3. As to Christian, the evidence adduced at trial and summarized above was sufficient to authorize a rational trier of fact to find him guilty beyond a reasonable doubt of the crimes for which he was convicted. Jackson v. Virginia, supra, 443 U.S. at 319.
4. Having forfeited the right to ordinary appellate review of the prosecutor's opening and closing arguments by failing to make contemporaneous objections,8 Christian now seeks to attack those arguments by asserting an ineffective assistance of counsel claim. Christian contends trial counsel was constitutionally ineffective for failing to object to various statements the prosecutor made in his opening and closing arguments to the jury because he argues some of the statements constituted prosecutorial misconduct, violated the “golden rule,” improperly vouched for the credibility of the victims, improperly inflamed the passions of the jury, and/or misrepresented the evidence. In order to prevail on a claim of ineffective assistance of counsel, Christian
must show counsel's performance was deficient and that the deficient performance prejudiced him to the point that a reasonable probability exists that, but for counsel's errors, the outcome of the trial would have been different. A strong presumption exists that counsel's conduct falls within the broad range of professional conduct.
(Citation and punctuation omitted.) Pruitt v. State, 282 Ga. 30, 34 (4) (644 SE2d 837) (2007). For the reasons set forth below, we agree with the trial court that Christian did not meet the burden of proof necessary to show ineffective assistance.

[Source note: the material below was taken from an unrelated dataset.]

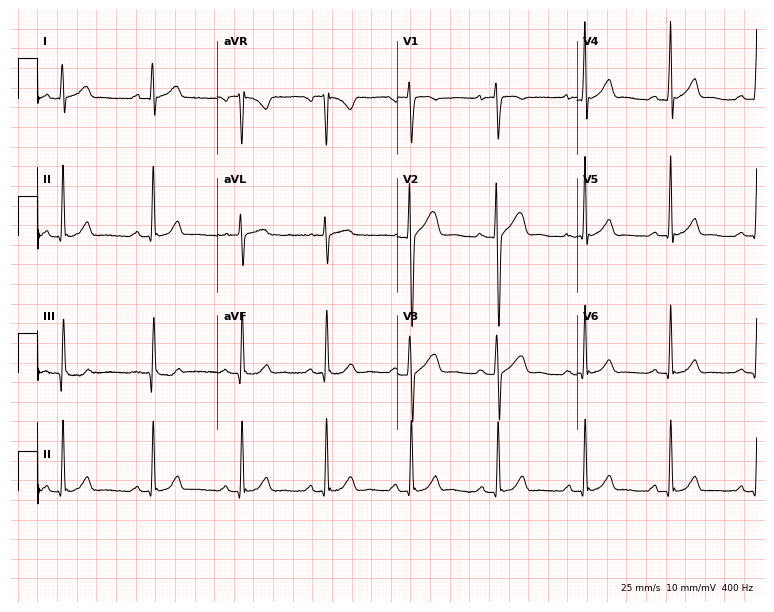
12-lead ECG from an 18-year-old male. Labelled as a normal ECG.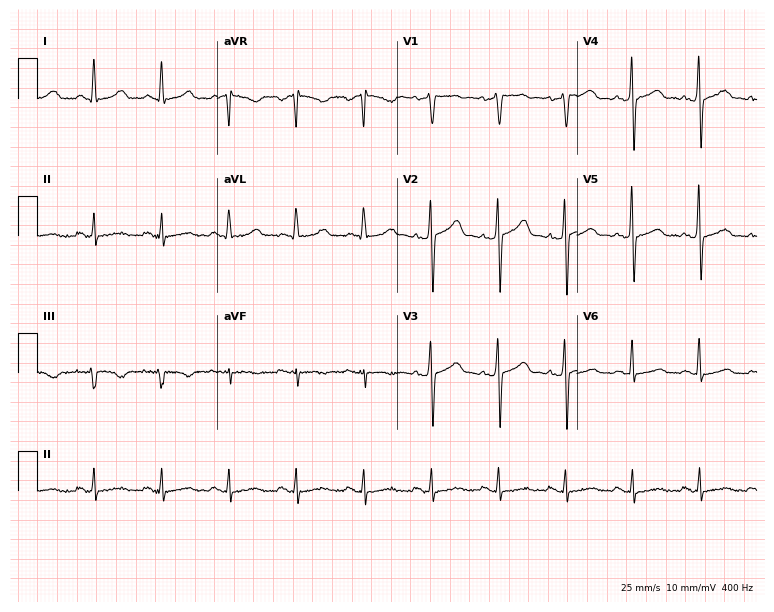
Electrocardiogram, a woman, 54 years old. Of the six screened findings (first-degree AV block, right bundle branch block, left bundle branch block, sinus bradycardia, atrial fibrillation, sinus tachycardia), none is recorded.

a. Attorneys are generally afforded wide latitude in making closing arguments. See Scott v. State, 290 Ga. 883 (2) (725 SE2d 305) (2012). Indeed, we have held:
A closing argument is to be judged in the context in which it is made. [Cit.] What is more, a prosecutor is granted wide latitude in the conduct of closing argument, the bounds of which are in the trial court's discretion; within the scope of such latitude is the prosecutor's ability to argue reasonable inferences from the evidence, including any that address the credibility of witnesses. [Cit.]
Id. at 885. Similarly, when making opening statements, the prosecutor is allowed to state what the evidence is expected to show and the content of such statements is within the broad discretion of the trial court. See Massey v. State, 263 Ga. 379 (2) (434 SE2d 467) (1993). We have reviewed the record in its entirety, including the State's opening and closing arguments, and address each category of alleged improper statements in turn below.
i. Alleged Prosecutorial Misconduct
At trial, the prosecutor asked Daniel Alexander what a “snitch” was and what negative repercussions a “snitch” might face among his peers. In closing argument, the prosecutor made an argument to the effect that the Alexander brothers and Cimieon Riley had risked their lives in coming forward to testify.9 We cannot say this line of questioning and argument constituted prosecutorial misconduct. There was evidence that Riley knew codefendant Menefee personally and that Daniel knew Christian from previous drug transactions. The record also showed Hickory Park had a reputation as a dangerous neighborhood where gun violence was not uncommon. That the victims may have faced some danger in coming forward was not a far-fetched argument for the prosecution to make to the jury based on the evidence. Since the argument was not improper, trial counsel was not deficient for failing to object. Cooper v. State, 296 Ga. 728 (3) (770 SE2d 597) (2015).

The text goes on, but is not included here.